Your task is to restate the listing word for word without the pictures.

SOURCE DATA:

--- START ---

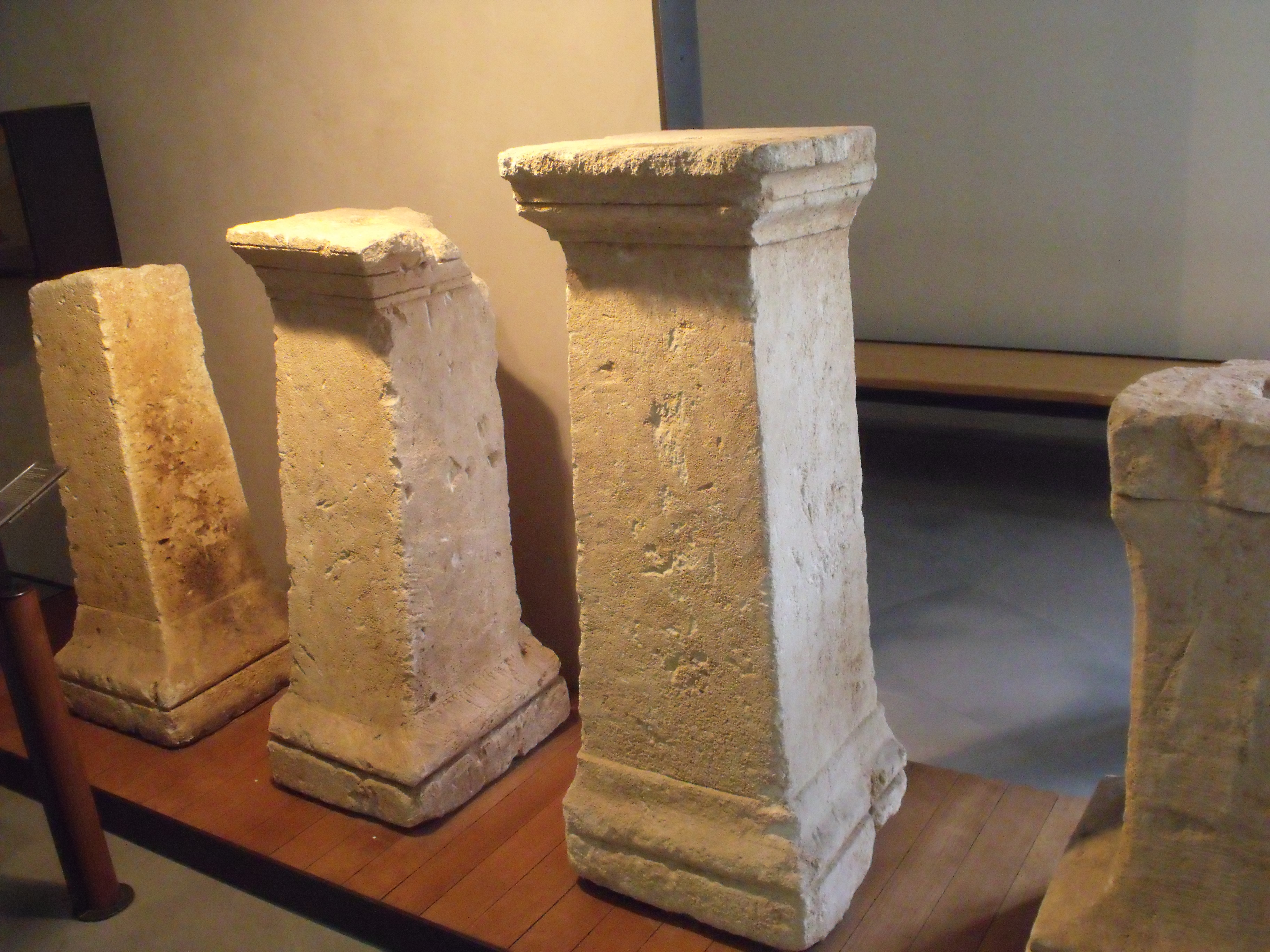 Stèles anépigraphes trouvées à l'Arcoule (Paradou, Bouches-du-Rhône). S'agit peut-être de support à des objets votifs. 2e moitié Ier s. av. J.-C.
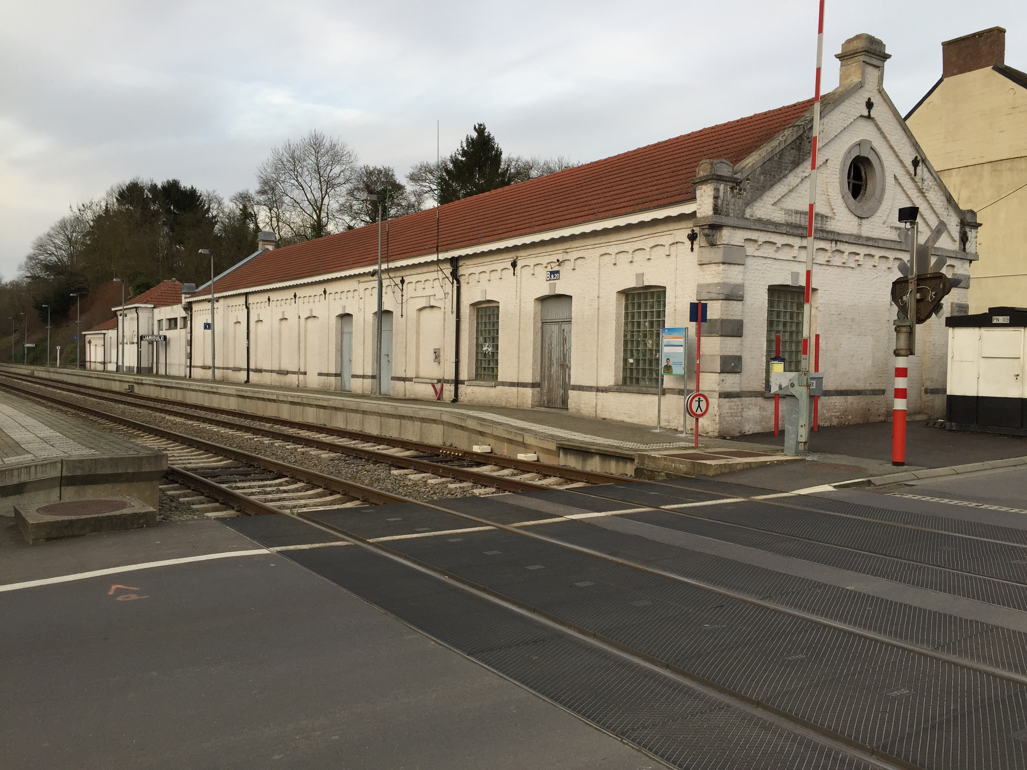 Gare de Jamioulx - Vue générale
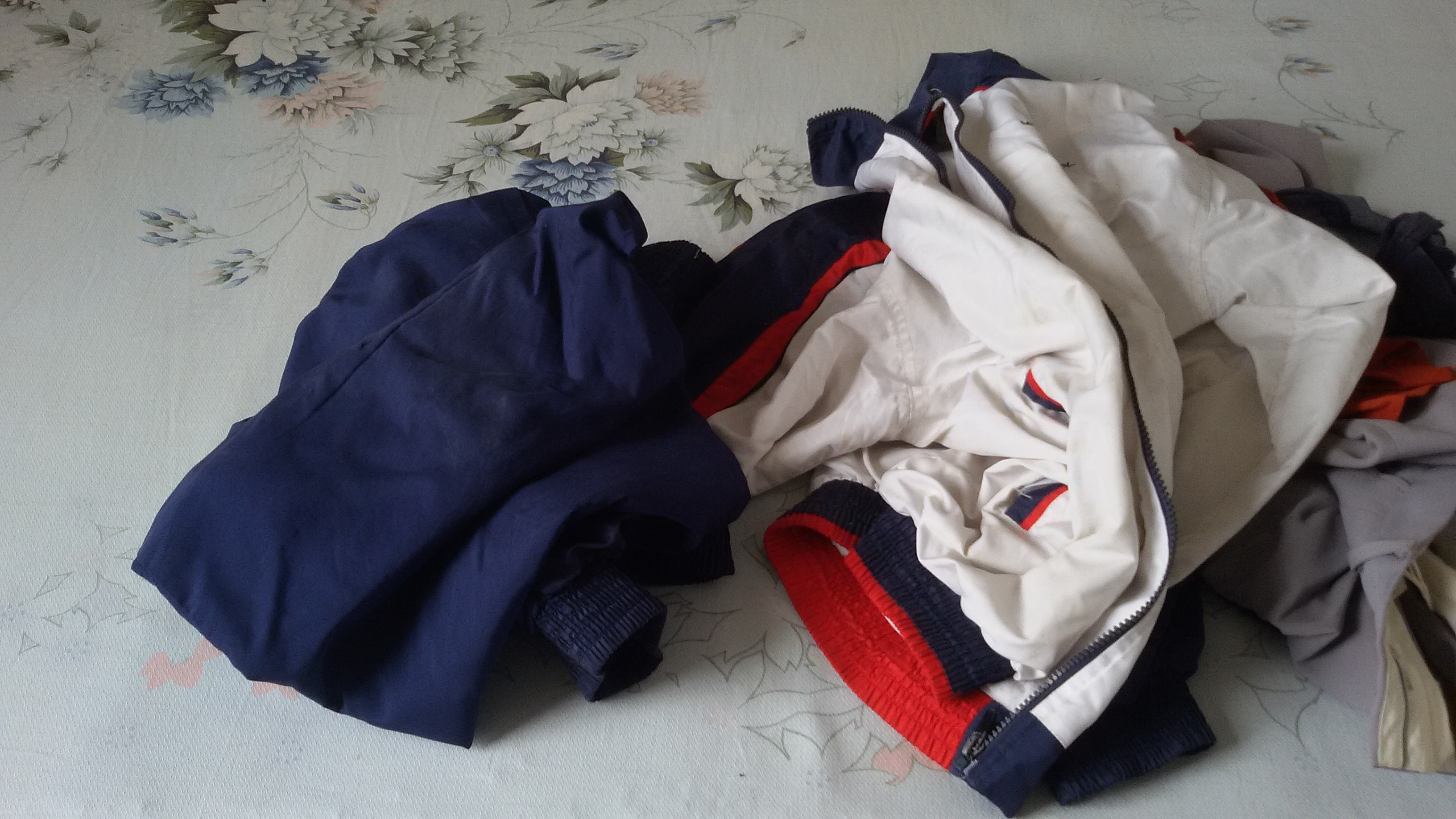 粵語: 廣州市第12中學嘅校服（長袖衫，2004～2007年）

--- END ---

RESPONSE:
 Stèles anépigraphes trouvées à l'Arcoule (Paradou, Bouches-du-Rhône). S'agit peut-être de support à des objets votifs. 2e moitié Ier s. av. J.-C.
 Gare de Jamioulx - Vue générale
 粵語: 廣州市第12中學嘅校服（長袖衫，2004～2007年）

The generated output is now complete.